(Dataset entries)
***
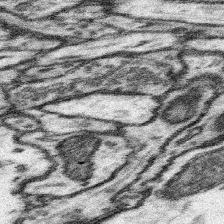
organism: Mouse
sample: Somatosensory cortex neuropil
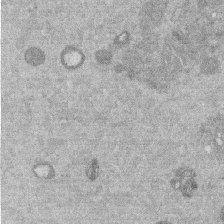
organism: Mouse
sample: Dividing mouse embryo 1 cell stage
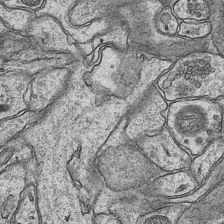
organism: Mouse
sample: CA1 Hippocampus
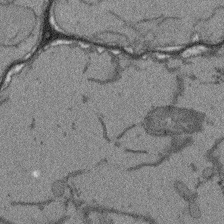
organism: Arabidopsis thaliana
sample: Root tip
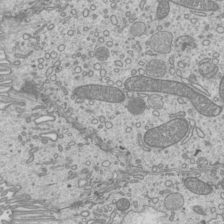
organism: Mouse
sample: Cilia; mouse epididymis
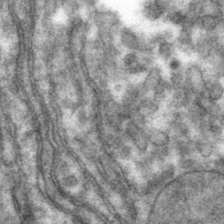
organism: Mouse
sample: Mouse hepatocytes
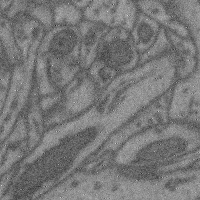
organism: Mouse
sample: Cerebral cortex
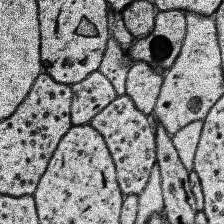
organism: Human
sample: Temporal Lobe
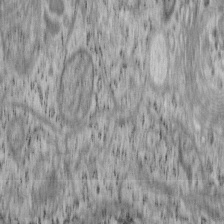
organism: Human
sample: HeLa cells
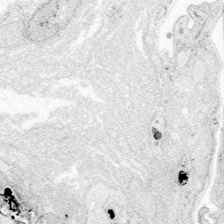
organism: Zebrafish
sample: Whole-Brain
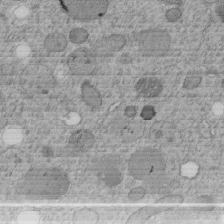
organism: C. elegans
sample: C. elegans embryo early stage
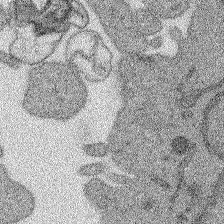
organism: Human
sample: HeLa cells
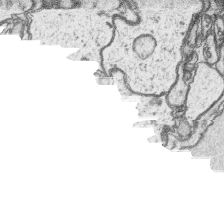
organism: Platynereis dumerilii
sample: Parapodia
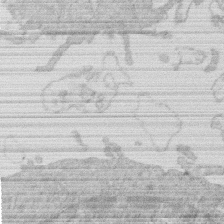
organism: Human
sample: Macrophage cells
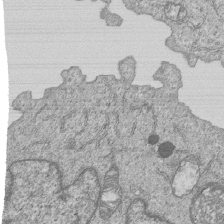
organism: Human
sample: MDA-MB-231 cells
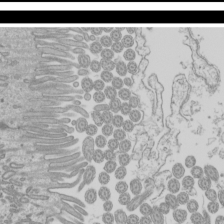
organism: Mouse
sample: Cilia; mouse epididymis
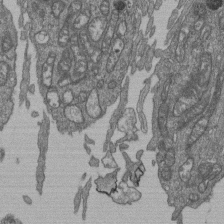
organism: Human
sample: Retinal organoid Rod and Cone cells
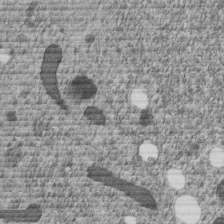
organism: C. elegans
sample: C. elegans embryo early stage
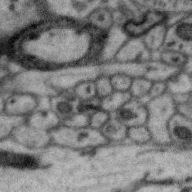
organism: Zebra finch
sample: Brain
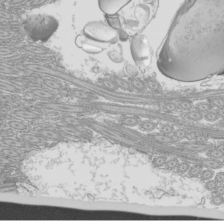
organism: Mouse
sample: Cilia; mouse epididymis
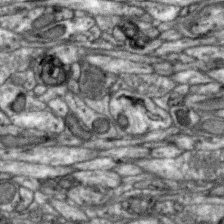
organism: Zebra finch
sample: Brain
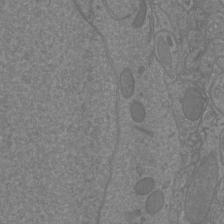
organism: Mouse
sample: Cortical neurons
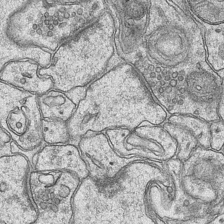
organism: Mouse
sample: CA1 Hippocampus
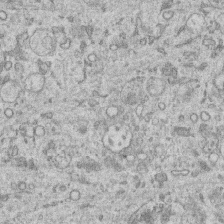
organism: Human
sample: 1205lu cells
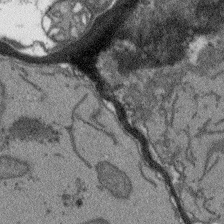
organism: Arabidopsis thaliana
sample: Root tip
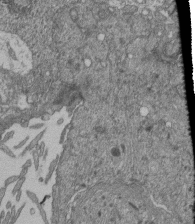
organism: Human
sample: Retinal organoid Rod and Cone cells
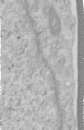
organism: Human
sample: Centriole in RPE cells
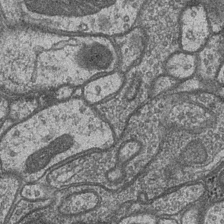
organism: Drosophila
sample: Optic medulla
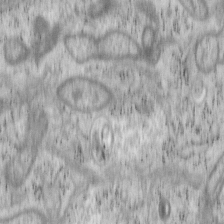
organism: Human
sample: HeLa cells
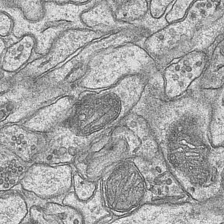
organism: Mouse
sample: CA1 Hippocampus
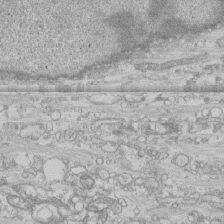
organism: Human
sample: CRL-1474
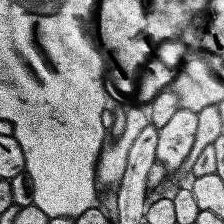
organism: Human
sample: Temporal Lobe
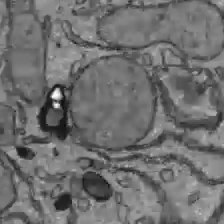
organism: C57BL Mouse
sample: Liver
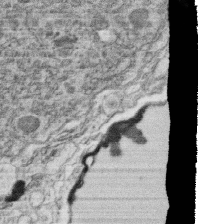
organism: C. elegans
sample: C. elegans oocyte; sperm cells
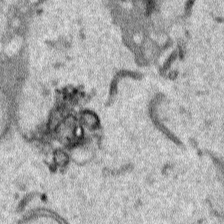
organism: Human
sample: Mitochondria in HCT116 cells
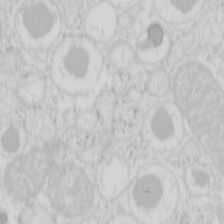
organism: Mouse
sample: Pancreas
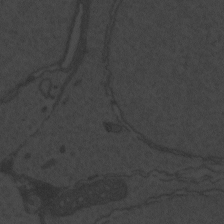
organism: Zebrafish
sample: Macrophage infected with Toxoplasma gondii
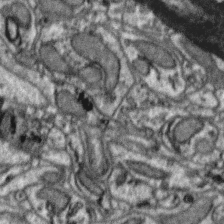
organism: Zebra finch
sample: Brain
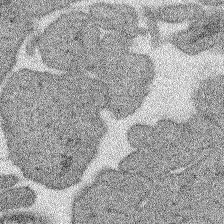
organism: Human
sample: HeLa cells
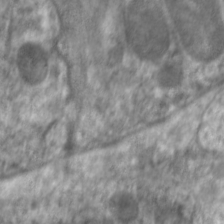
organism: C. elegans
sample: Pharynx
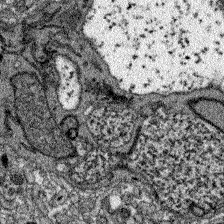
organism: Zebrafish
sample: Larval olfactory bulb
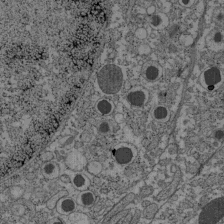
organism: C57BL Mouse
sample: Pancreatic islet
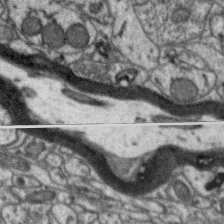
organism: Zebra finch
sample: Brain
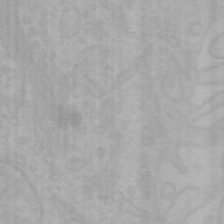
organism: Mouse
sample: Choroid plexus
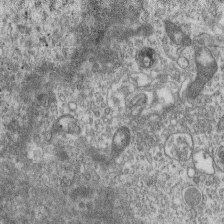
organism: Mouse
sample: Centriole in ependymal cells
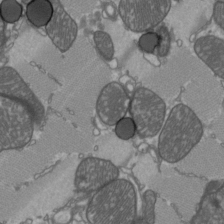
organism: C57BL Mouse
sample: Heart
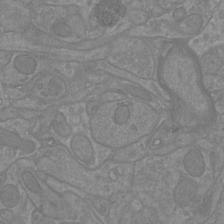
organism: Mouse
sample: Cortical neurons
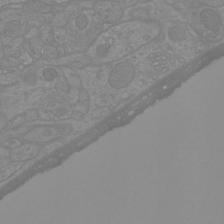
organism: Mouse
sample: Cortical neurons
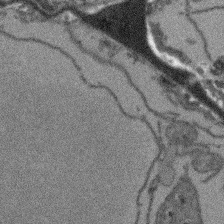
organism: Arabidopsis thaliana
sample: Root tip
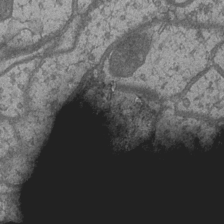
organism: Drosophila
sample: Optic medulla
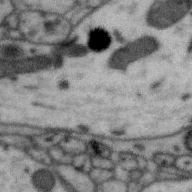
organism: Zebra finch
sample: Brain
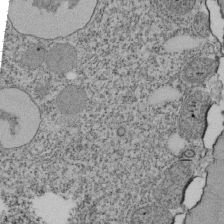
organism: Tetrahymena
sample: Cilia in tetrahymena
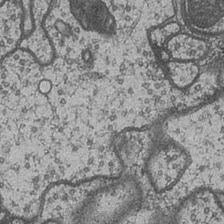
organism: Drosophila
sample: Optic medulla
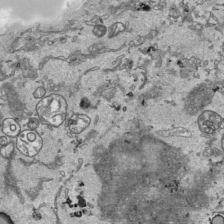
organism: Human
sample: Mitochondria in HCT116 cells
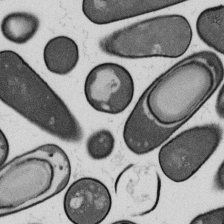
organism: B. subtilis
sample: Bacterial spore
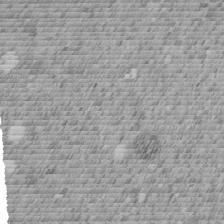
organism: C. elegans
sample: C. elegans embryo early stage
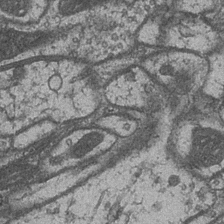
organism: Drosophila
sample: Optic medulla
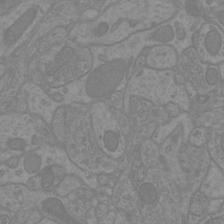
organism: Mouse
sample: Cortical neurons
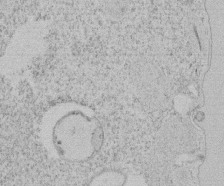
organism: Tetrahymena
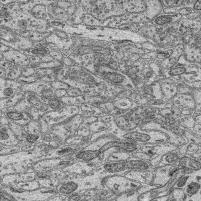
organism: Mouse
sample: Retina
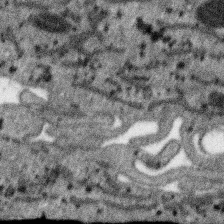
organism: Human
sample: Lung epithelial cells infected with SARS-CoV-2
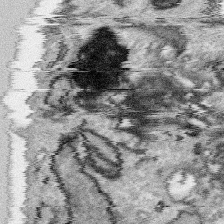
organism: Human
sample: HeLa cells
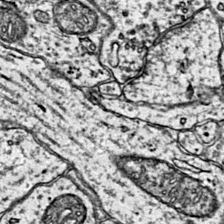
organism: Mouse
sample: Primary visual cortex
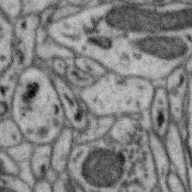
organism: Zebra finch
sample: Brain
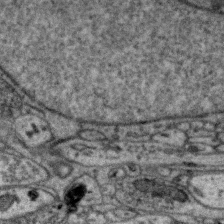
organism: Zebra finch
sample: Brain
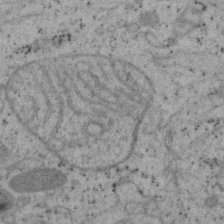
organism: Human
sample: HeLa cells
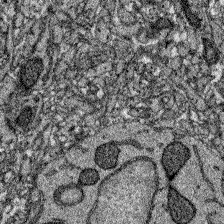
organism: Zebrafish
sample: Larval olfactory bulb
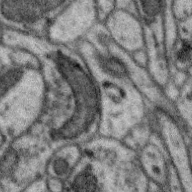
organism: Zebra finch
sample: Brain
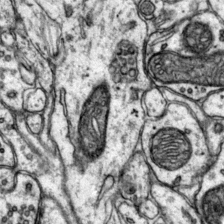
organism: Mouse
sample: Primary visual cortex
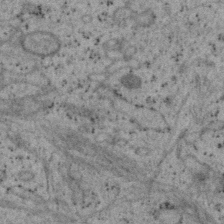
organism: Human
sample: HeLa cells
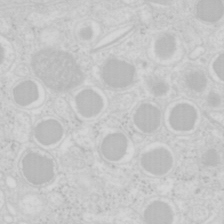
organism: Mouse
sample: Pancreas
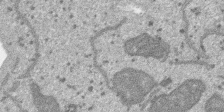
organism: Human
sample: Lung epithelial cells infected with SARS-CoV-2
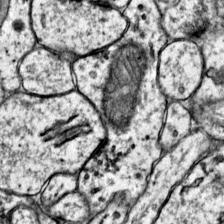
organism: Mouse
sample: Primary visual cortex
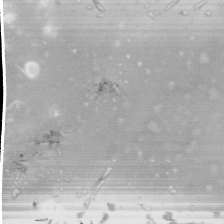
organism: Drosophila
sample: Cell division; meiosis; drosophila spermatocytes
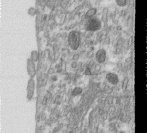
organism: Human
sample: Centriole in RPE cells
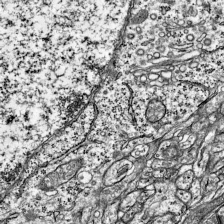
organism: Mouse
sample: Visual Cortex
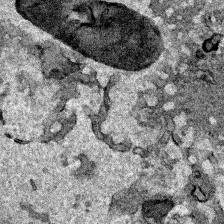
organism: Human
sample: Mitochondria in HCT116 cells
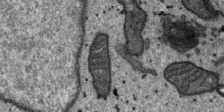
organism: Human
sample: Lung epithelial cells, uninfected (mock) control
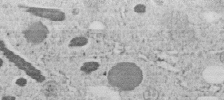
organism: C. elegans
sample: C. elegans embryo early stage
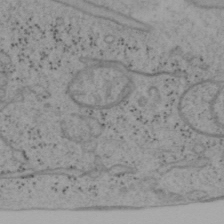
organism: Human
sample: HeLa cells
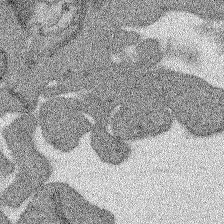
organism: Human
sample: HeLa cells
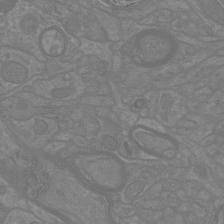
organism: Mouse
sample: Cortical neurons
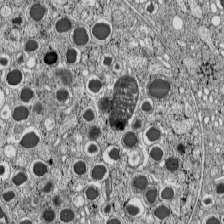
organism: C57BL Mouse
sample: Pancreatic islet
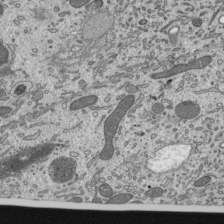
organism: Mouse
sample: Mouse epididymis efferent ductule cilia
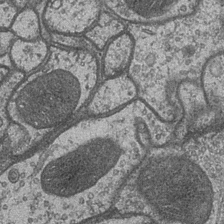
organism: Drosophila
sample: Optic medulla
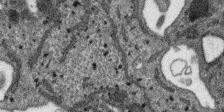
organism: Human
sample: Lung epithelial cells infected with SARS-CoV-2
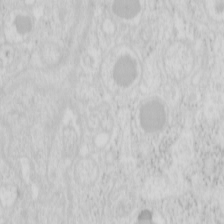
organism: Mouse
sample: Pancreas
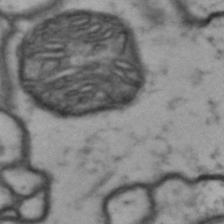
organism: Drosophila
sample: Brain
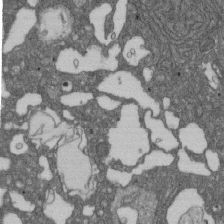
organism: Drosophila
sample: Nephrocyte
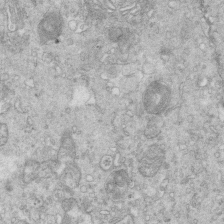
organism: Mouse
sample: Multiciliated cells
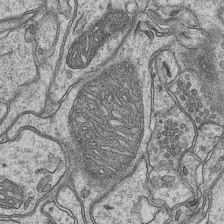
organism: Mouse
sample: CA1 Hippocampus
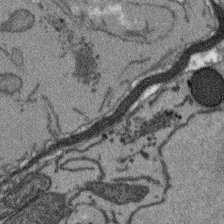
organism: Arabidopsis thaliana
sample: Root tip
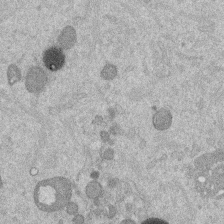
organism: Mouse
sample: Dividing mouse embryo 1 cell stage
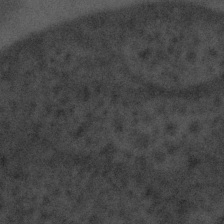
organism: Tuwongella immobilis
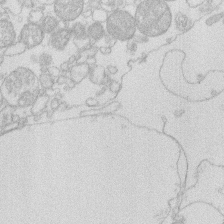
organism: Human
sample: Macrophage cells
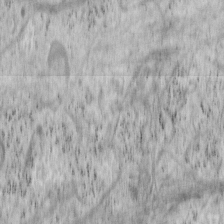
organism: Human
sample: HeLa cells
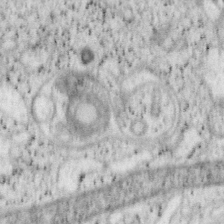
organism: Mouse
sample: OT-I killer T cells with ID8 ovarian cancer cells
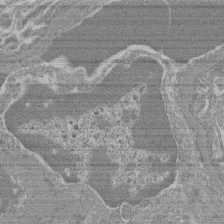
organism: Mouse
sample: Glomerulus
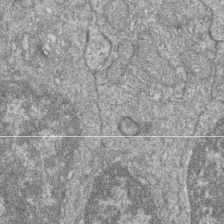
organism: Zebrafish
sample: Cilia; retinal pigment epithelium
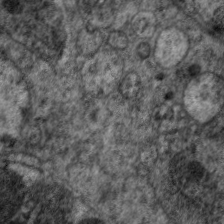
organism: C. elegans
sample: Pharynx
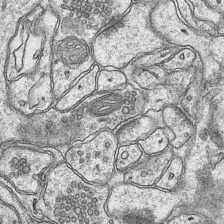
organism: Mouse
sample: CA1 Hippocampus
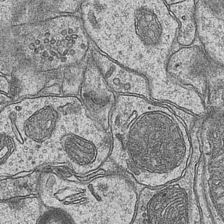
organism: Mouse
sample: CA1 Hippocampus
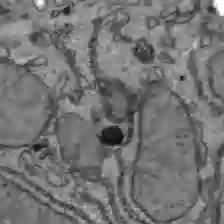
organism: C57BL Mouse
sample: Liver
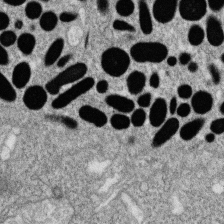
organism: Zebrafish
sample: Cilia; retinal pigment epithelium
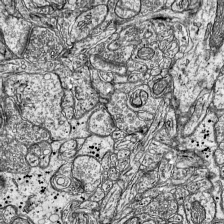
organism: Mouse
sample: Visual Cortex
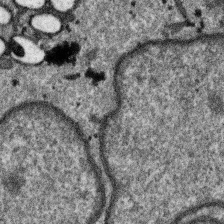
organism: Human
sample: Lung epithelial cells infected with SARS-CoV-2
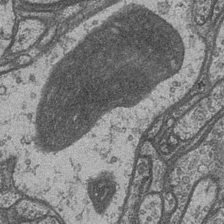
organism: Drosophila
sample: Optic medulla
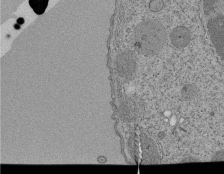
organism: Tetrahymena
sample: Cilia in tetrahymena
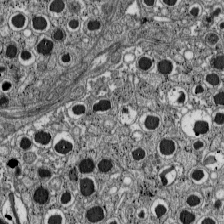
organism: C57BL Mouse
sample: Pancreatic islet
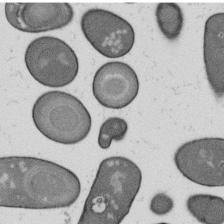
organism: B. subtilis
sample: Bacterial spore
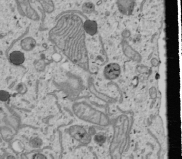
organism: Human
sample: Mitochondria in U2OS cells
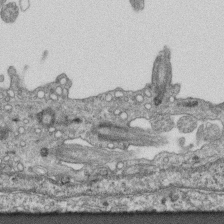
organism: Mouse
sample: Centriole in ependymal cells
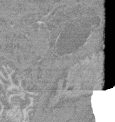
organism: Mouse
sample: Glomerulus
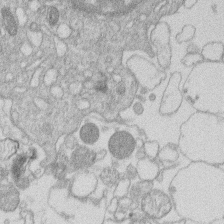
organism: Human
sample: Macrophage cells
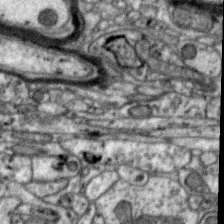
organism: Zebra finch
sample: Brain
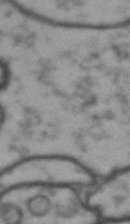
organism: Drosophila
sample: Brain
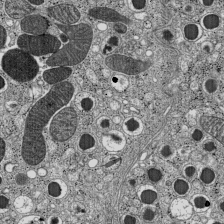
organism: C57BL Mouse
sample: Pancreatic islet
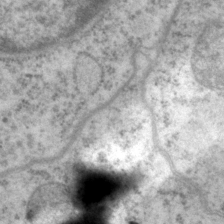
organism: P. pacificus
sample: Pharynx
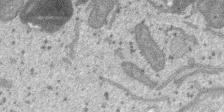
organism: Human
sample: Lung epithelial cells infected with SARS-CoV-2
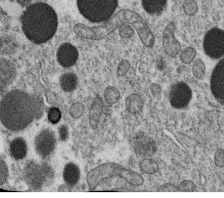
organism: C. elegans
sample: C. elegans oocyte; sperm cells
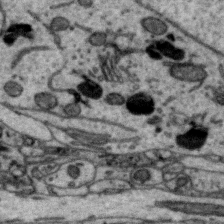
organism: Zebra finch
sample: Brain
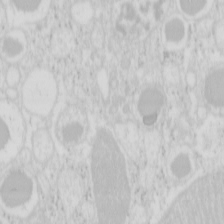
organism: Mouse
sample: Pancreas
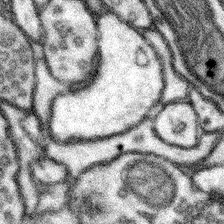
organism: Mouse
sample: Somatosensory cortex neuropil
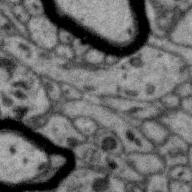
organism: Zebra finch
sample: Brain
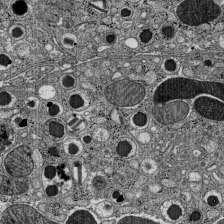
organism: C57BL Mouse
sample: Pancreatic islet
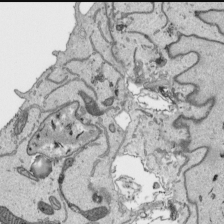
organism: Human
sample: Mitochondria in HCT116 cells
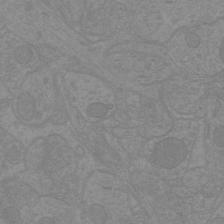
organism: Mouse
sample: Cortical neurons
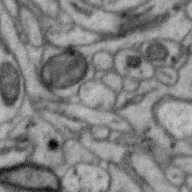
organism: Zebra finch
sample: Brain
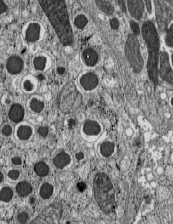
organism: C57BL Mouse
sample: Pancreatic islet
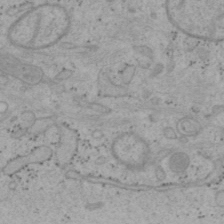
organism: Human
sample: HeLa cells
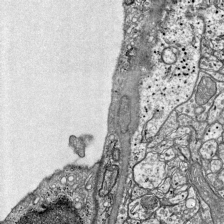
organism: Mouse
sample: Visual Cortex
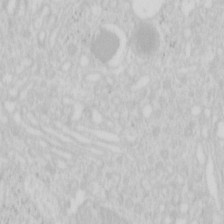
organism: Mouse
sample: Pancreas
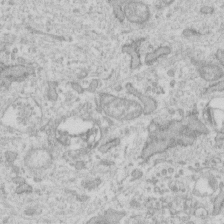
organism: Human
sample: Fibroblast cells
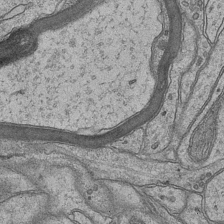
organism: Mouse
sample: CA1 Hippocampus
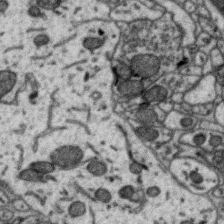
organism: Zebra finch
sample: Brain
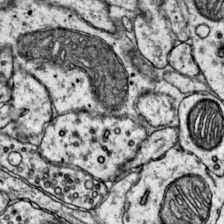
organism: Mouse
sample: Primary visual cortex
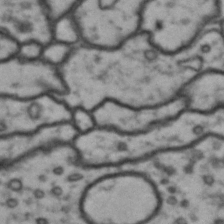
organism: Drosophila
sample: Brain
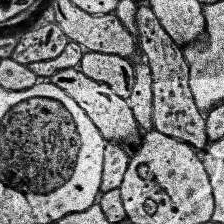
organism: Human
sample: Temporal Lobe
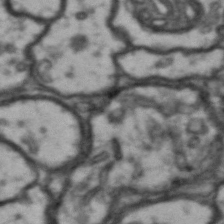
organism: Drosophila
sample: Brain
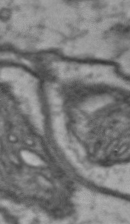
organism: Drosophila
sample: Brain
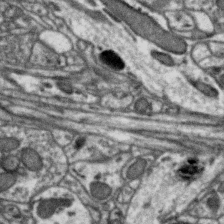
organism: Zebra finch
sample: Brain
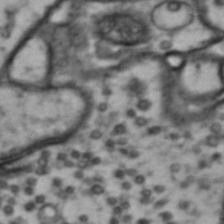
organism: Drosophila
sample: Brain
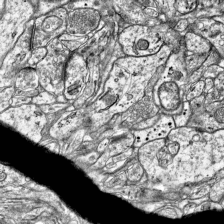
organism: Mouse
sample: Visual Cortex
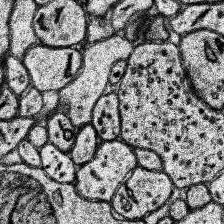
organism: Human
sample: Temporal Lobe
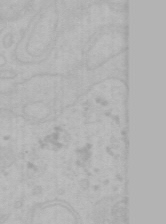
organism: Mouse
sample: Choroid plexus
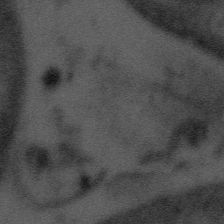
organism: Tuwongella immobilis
***
> **Task goal**
Print the data exactly, from its first line to the line containing "sample: Cerebral cortex", both included. Omit the pictures.

> **Reply**
organism: Mouse
sample: Somatosensory cortex neuropil
organism: Mouse
sample: Dividing mouse embryo 1 cell stage
organism: Mouse
sample: CA1 Hippocampus
organism: Arabidopsis thaliana
sample: Root tip
organism: Mouse
sample: Cilia; mouse epididymis
organism: Mouse
sample: Mouse hepatocytes
organism: Mouse
sample: Cerebral cortex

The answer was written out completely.